(Beginning of Data for analysis)
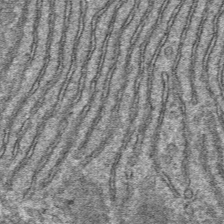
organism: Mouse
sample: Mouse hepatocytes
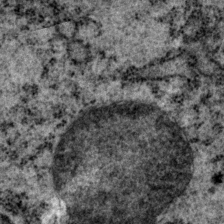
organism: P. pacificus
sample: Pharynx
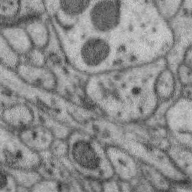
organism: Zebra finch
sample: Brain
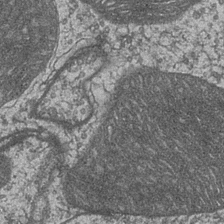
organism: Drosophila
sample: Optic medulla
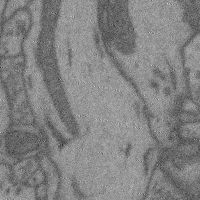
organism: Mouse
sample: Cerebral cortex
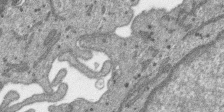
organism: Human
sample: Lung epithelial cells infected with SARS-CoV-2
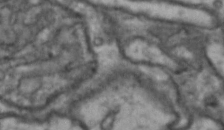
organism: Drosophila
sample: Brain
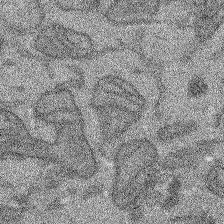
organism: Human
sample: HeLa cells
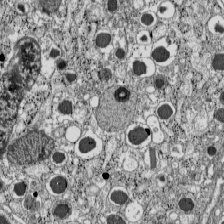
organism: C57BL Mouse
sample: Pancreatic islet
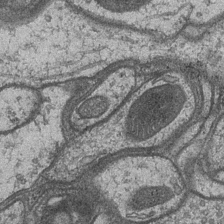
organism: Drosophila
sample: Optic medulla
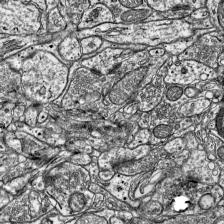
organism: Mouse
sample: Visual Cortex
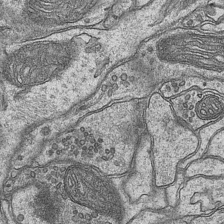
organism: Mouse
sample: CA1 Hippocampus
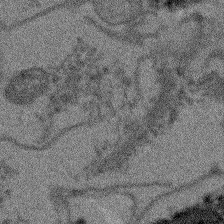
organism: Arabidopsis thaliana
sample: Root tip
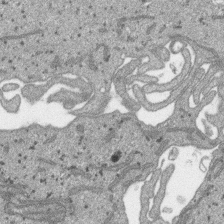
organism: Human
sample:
(End of Data for analysis)
◆ **What you need to do**
Write out nothing but the lines from the one with "organism: Zebra finch" through the last line of the entries, exactly as they stand; pictures are not part of the copy.

◆ **Solution to the exercise**
organism: Zebra finch
sample: Brain
organism: Drosophila
sample: Optic medulla
organism: Mouse
sample: Cerebral cortex
organism: Human
sample: Lung epithelial cells infected with SARS-CoV-2
organism: Drosophila
sample: Brain
organism: Human
sample: HeLa cells
organism: C57BL Mouse
sample: Pancreatic islet
organism: Drosophila
sample: Optic medulla
organism: Mouse
sample: Visual Cortex
organism: Mouse
sample: CA1 Hippocampus
organism: Arabidopsis thaliana
sample: Root tip
organism: Human
sample:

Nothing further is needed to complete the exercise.